— Problem requirements —
Would you transcribe the listing that follows word for word, skipping pictures?
-- Records provided follows --
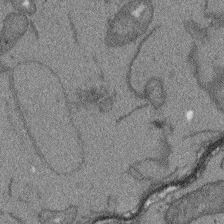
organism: Arabidopsis thaliana
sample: Root tip
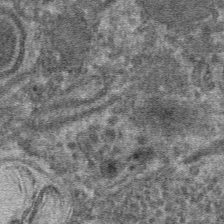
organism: Mouse
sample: Mouse hepatocytes
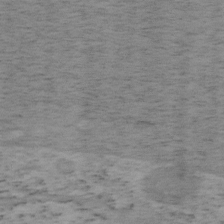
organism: Mouse
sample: OT-I killer T cells with ID8 ovarian cancer cells
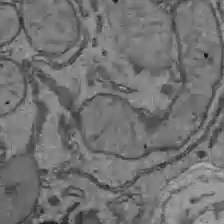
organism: C57BL Mouse
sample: Liver
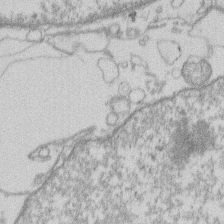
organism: Human
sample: Macrophage cells
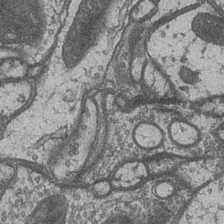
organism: Drosophila
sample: Optic medulla
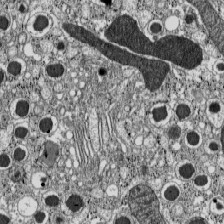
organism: C57BL Mouse
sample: Pancreatic islet
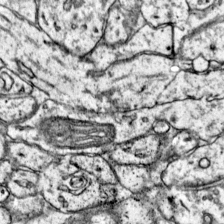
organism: Mouse
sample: Primary visual cortex
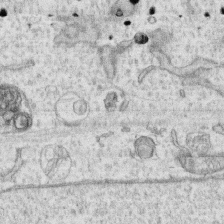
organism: Human
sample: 1205lu cells
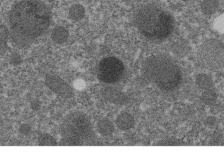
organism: C. elegans
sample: C. elegans embryo early stage
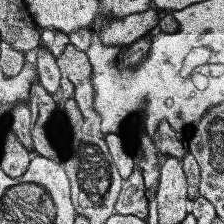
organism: Human
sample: Temporal Lobe
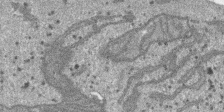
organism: Human
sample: Lung epithelial cells infected with SARS-CoV-2
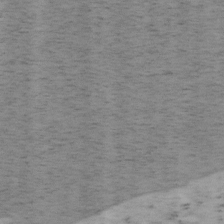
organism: Mouse
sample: OT-I killer T cells with ID8 ovarian cancer cells
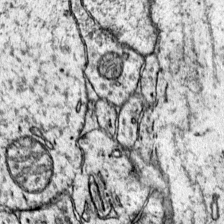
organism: Mouse
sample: Primary visual cortex
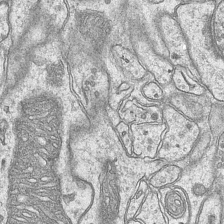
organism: Mouse
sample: CA1 Hippocampus
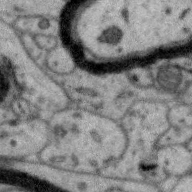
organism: Zebra finch
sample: Brain
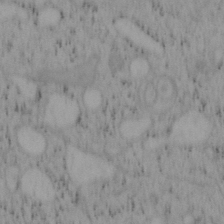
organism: Mouse
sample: OT-I killer T cells with ID8 ovarian cancer cells
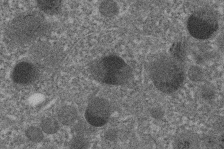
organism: C. elegans
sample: C. elegans embryo early stage
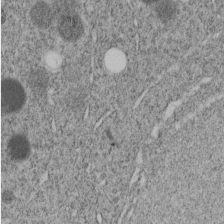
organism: C. elegans
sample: C. elegans embryo early stage
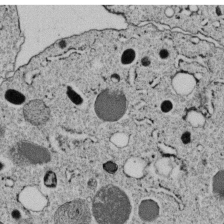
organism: C. elegans
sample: C. elegans embryo early stage
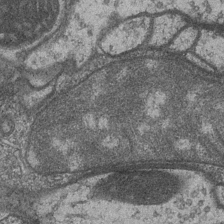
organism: Drosophila
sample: Optic medulla
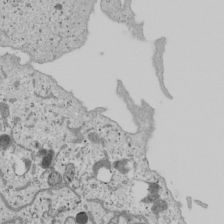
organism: Human
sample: Mitochondria in U2OS cells
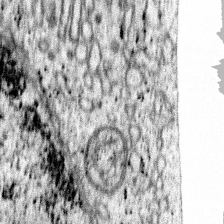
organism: Human
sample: HeLa cells
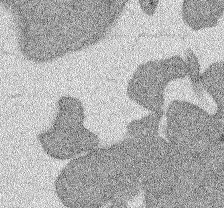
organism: Human
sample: HeLa cells
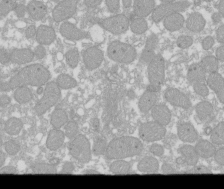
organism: Xenopus
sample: Cilia; centrioles in frog embryo cells
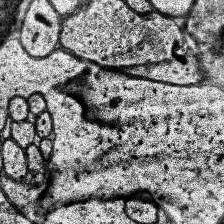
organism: Human
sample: Temporal Lobe
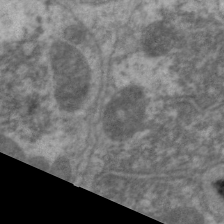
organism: C. elegans
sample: Pharynx
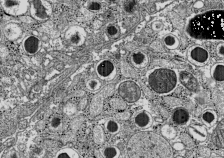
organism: C57BL Mouse
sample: Pancreatic islet
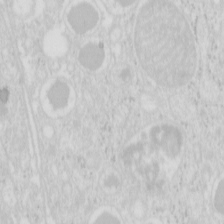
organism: Mouse
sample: Pancreas
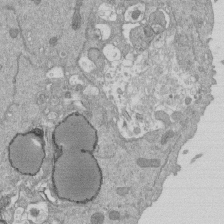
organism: Mouse
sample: ED-1 cell nuclei; centrioles
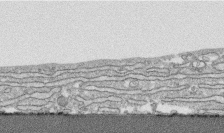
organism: Human
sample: CRL-1474
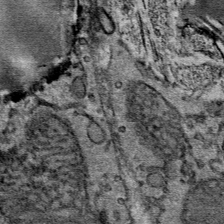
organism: Mouse
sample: Mouse Salivary gland
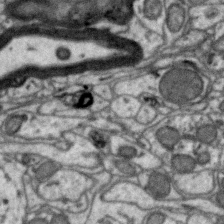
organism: Zebra finch
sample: Brain
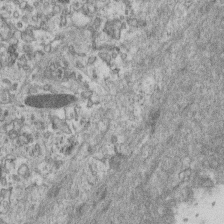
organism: Mouse
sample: Centriole in ependymal cells
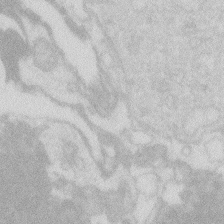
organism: Zebrafish
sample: Macrophage
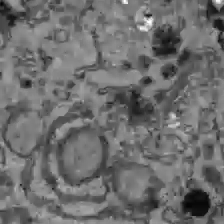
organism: C57BL Mouse
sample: Liver
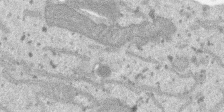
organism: Human
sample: Lung epithelial cells infected with SARS-CoV-2
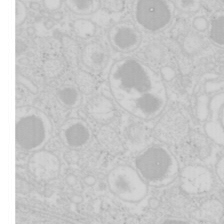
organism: Mouse
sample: Pancreas
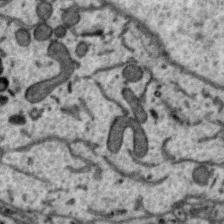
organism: Zebra finch
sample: Brain
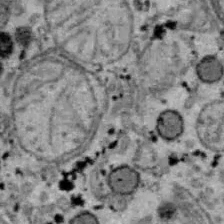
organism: Mouse
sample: Liver from an obese (ob/ob) mouse
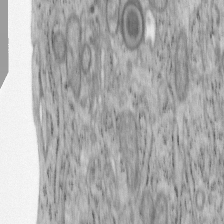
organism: Human
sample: HeLa cells
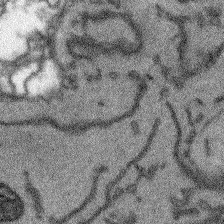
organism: Arabidopsis thaliana
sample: Root tip
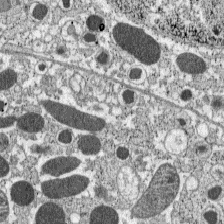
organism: C57BL Mouse
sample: Pancreatic islet
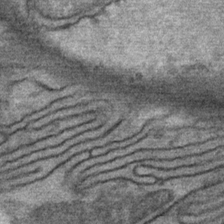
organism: Mouse
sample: Mouse Salivary gland
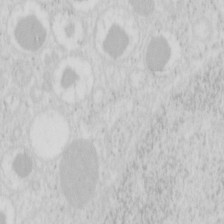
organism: Mouse
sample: Pancreas
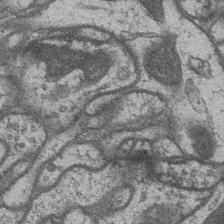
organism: Drosophila
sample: Optic medulla
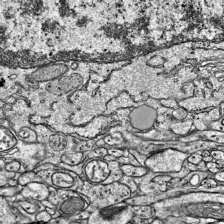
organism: Mouse
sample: Visual Cortex
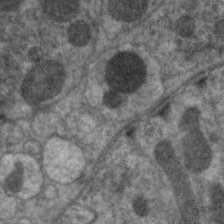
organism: C. elegans
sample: Pharynx
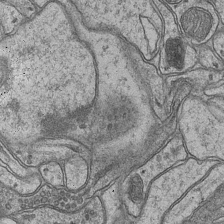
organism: Mouse
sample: CA1 Hippocampus
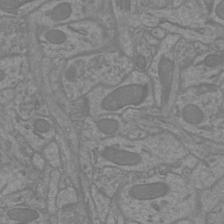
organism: Mouse
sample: Cortical neurons
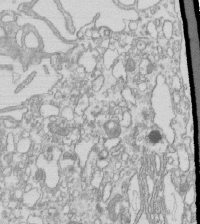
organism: Mouse
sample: Macrophages
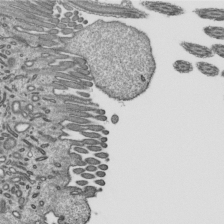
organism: Mouse
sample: Mouse epididymis efferent ductule cilia
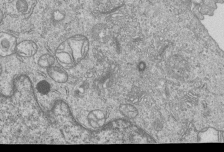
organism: Human
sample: MDA-MB-231 cells
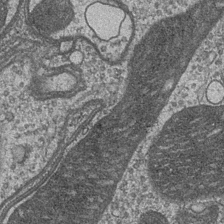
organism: Drosophila
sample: Optic medulla
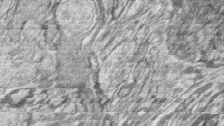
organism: Zebrafish
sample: synaptic ribbons in rod cells and cone cells
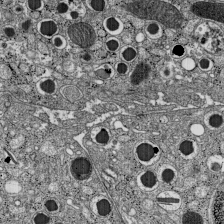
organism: C57BL Mouse
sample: Pancreatic islet
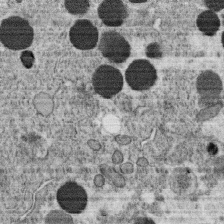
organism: C. elegans
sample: C. elegans oocyte; sperm cells
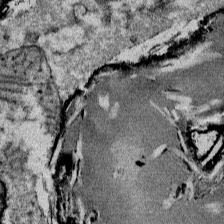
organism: Mouse
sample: Mouse Salivary gland
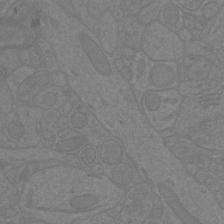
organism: Mouse
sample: Cortical neurons
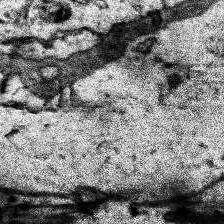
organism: Human
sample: Temporal Lobe
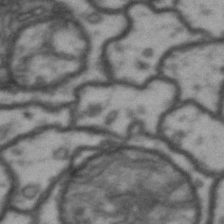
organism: Drosophila
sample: Brain
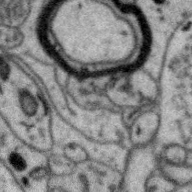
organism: Zebra finch
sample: Brain
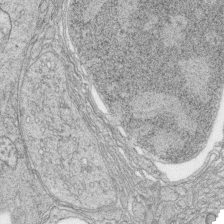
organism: Zebrafish
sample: synaptic ribbons in rod cells and cone cells
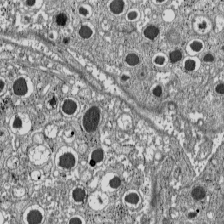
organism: C57BL Mouse
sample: Pancreatic islet
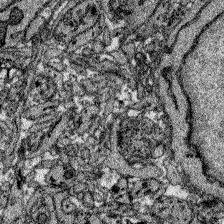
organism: Zebrafish
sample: Larval olfactory bulb
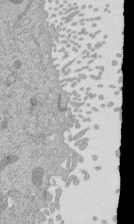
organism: Mouse
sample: ED-1 cell nuclei; centrioles
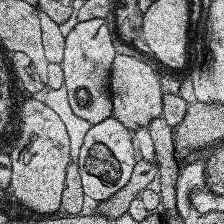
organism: Human
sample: Temporal Lobe
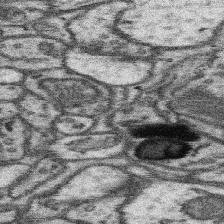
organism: Mouse
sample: Somatosensory cortex neuropil
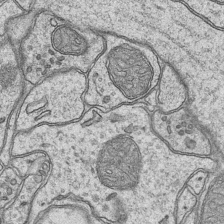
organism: Mouse
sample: CA1 Hippocampus
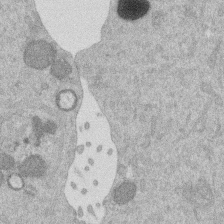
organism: Mouse
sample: Dividing mouse embryo 1 cell stage
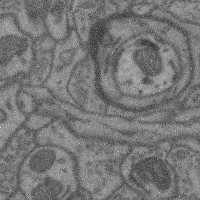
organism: Mouse
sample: Cerebral cortex
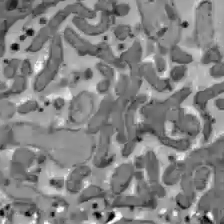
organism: C57BL Mouse
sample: Liver
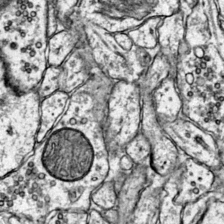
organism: Mouse
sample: Primary visual cortex
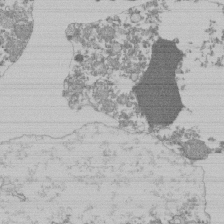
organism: Mouse
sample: Activated Pmel transgenic CD8+ T Cells
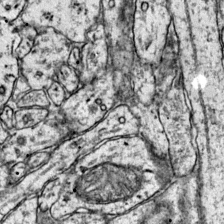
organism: Mouse
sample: Primary visual cortex
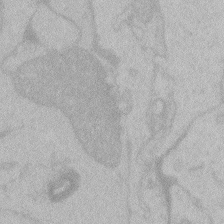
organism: Zebrafish
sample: Macrophage infected with Toxoplasma gondii
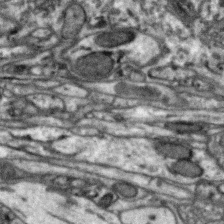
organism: Zebra finch
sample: Brain
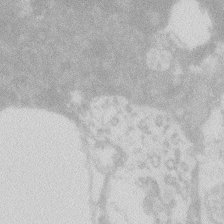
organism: Zebrafish
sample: Macrophage
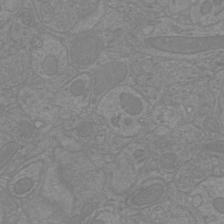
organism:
-- Records provided concluded --
— Your solution —
organism: Arabidopsis thaliana
sample: Root tip
organism: Mouse
sample: Mouse hepatocytes
organism: Mouse
sample: OT-I killer T cells with ID8 ovarian cancer cells
organism: C57BL Mouse
sample: Liver
organism: Human
sample: Macrophage cells
organism: Drosophila
sample: Optic medulla
organism: C57BL Mouse
sample: Pancreatic islet
organism: Mouse
sample: Primary visual cortex
organism: Human
sample: 1205lu cells
organism: C. elegans
sample: C. elegans embryo early stage
organism: Human
sample: Temporal Lobe
organism: Human
sample: Lung epithelial cells infected with SARS-CoV-2
organism: Mouse
sample: OT-I killer T cells with ID8 ovarian cancer cells
organism: Mouse
sample: Primary visual cortex
organism: Mouse
sample: CA1 Hippocampus
organism: Zebra finch
sample: Brain
organism: Mouse
sample: OT-I killer T cells with ID8 ovarian cancer cells
organism: C. elegans
sample: C. elegans embryo early stage
organism: C. elegans
sample: C. elegans embryo early stage
organism: C. elegans
sample: C. elegans embryo early stage
organism: Drosophila
sample: Optic medulla
organism: Human
sample: Mitochondria in U2OS cells
organism: Human
sample: HeLa cells
organism: Human
sample: HeLa cells
organism: Xenopus
sample: Cilia; centrioles in frog embryo cells
organism: Human
sample: Temporal Lobe
organism: C. elegans
sample: Pharynx
organism: C57BL Mouse
sample: Pancreatic islet
organism: Mouse
sample: Pancreas
organism: Mouse
sample: ED-1 cell nuclei; centrioles
organism: Human
sample: CRL-1474
organism: Mouse
sample: Mouse Salivary gland
organism: Zebra finch
sample: Brain
organism: Mouse
sample: Centriole in ependymal cells
organism: Zebrafish
sample: Macrophage
organism: C57BL Mouse
sample: Liver
organism: Human
sample: Lung epithelial cells infected with SARS-CoV-2
organism: Mouse
sample: Pancreas
organism: Zebra finch
sample: Brain
organism: Mouse
sample: Liver from an obese (ob/ob) mouse
organism: Human
sample: HeLa cells
organism: Arabidopsis thaliana
sample: Root tip
organism: C57BL Mouse
sample: Pancreatic islet
organism: Mouse
sample: Mouse Salivary gland
organism: Mouse
sample: Pancreas
organism: Drosophila
sample: Optic medulla
organism: Mouse
sample: Visual Cortex
organism: C. elegans
sample: Pharynx
organism: Mouse
sample: CA1 Hippocampus
organism: Mouse
sample: Cortical neurons
organism: Mouse
sample: Macrophages
organism: Mouse
sample: Mouse epididymis efferent ductule cilia
organism: Human
sample: MDA-MB-231 cells
organism: Drosophila
sample: Optic medulla
organism: Zebrafish
sample: synaptic ribbons in rod cells and cone cells
organism: C57BL Mouse
sample: Pancreatic islet
organism: C. elegans
sample: C. elegans oocyte; sperm cells
organism: Mouse
sample: Mouse Salivary gland
organism: Mouse
sample: Cortical neurons
organism: Human
sample: Temporal Lobe
organism: Drosophila
sample: Brain
organism: Zebra finch
sample: Brain
organism: Zebrafish
sample: synaptic ribbons in rod cells and cone cells
organism: C57BL Mouse
sample: Pancreatic islet
organism: Zebrafish
sample: Larval olfactory bulb
organism: Mouse
sample: ED-1 cell nuclei; centrioles
organism: Human
sample: Temporal Lobe
organism: Mouse
sample: Somatosensory cortex neuropil
organism: Mouse
sample: CA1 Hippocampus
organism: Mouse
sample: Dividing mouse embryo 1 cell stage
organism: Mouse
sample: Cerebral cortex
organism: C57BL Mouse
sample: Liver
organism: Mouse
sample: Primary visual cortex
organism: Mouse
sample: Activated Pmel transgenic CD8+ T Cells
organism: Mouse
sample: Primary visual cortex
organism: Zebrafish
sample: Macrophage infected with Toxoplasma gondii
organism: Zebra finch
sample: Brain
organism: Zebrafish
sample: Macrophage
organism:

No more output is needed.